Configurei um squid.conf para que em algumas regras ele podesse abrir excessões (!) porém se minha regra diz "deny" ele nega, "allow" ele permite, até aí td bem. Só que qdo coloco uma excessão a regra, se ta "deny" quem ta na excessão também está negado, assim como se a regra ta "allow" quem ta regra como excessão tbm ta liberado.
Vamos a situação que acho melhora entender.
Meu squid.conf:

###############################################
http_port 3128 transparent
visible_hostname ****


cache_mem 512 MB


cache_swap_low 50
cache_swap_high 90


maximum_object_size 16 MB
minimum_object_size 0 KB
cache_swap_low 95
cache_swap_high 98
cache_mgr gamavictor@hotmail.com
cache_dir ufs /etc/squid/cache 3000 16 256



maximum_object_size_in_memory 900 KB


error_directory /usr/share/squid/errors/Portuguese


cache_access_log /var/log/squid/access.log
cache_log /var/log/squid/cache.log


cache_dir ufs /var/spool/squid 6500 16 256


cache_effective_user proxy


refresh_pattern ^ftp: 15 20% 2280
refresh_pattern ^gopher: 15 0% 2280
refresh_pattern . 15 20% 2280

acl todos src 0.0.0.0/0.0.0.0
acl down_liberados src "/etc/squid/downloads_liberados"
reply_body_max_size 5242880 deny !down_liberados

acl palavra dstdom_regex "/etc/squid/palavras_negadas"
http_access deny palavra


acl all src 0.0.0.0/0.0.0.0
acl manager proto cache_object
acl localhost src 127.0.0.1/255.255.255.255
acl redelocal src 192.168.0.0/255.255.255.0
acl SSL_ports port 443 563
acl Safe_ports port 1433
acl Safe_ports port 80 #http
acl Safe_ports port 4662
acl Safe_ports port 4672
acl Safe_ports port 21 20 #FTP
acl Safe_ports port 25 #SMTP
acl Safe_ports port 110 #POP3
acl Safe_ports port 143 #POP
acl Safe_ports port 443 563 #https, news
acl Safe_ports port 70 #gopher
acl Safe_ports port 210 #wais
acl Safe_ports port 1025-65535 #unregistred ports
acl Safe_ports port 280 #http-mgmt
acl Safe_ports port 488 #gss-http
acl Safe_ports port 591 #filemaker
acl Safe_ports port 777 #multiling http
acl Safe_ports port 901 #swat
acl purge method PURGE
acl CONNECT method CONNECT

http_access allow manager localhost
http_access allow redelocal
http_access deny manager
http_access allow purge localhost
http_access deny purge
http_access deny !Safe_ports
http_access deny CONNECT !SSL_ports


http_access allow all
#############################################

Onde temos regras que se sobrepõe não funcionam.
Por exemplo, em minhas regras:

acl todos src 0.0.0.0/0.0.0.0
acl down_liberados src "/etc/squid/downloads_liberados"
reply_body_max_size 5242880 deny !down_liberados

Estou limitando os downloads a 5 MB para todo mundo, com excessão daqueles que estão em "down_liberados", porém dessa forma que ta aí ele ta bloqueando todo mundo sem excessão a downloads acima de 5 MB e não deveria.
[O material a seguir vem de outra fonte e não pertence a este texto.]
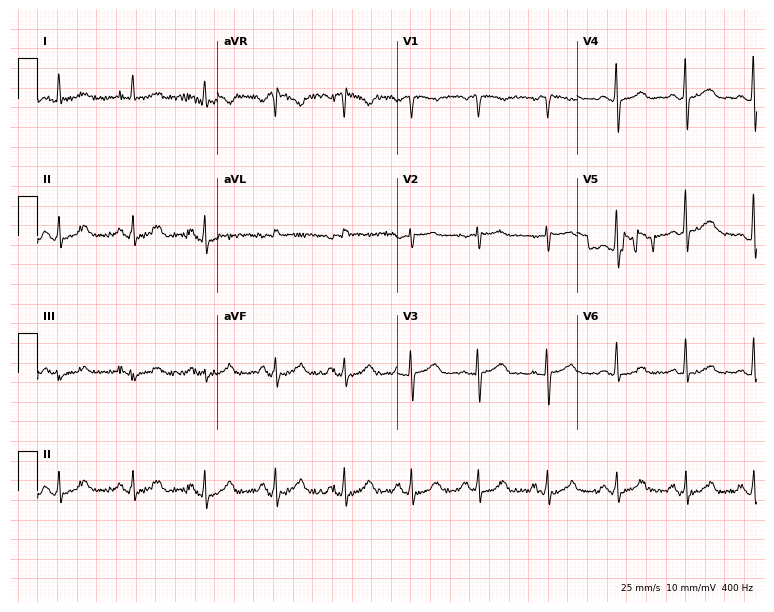
Standard 12-lead ECG recorded from a woman, 70 years old (7.3-second recording at 400 Hz). Read as a normal ECG.

http_access deny !Safe_ports

Aqui ele deveria abrir uma excessão a "Safe_ports", mas não abre tbm.
Em meu conf liberei a internet para rede local e em consequência se eu fechar a conexão para externo perco tbm a rede local.

Vocês podem observa que deixei "allow" pois se eu deixar "deny", ninguém navega.

http_access allow all

Bom acho que já deu pra entender.

Agradeço a ajuda de vocês desde já.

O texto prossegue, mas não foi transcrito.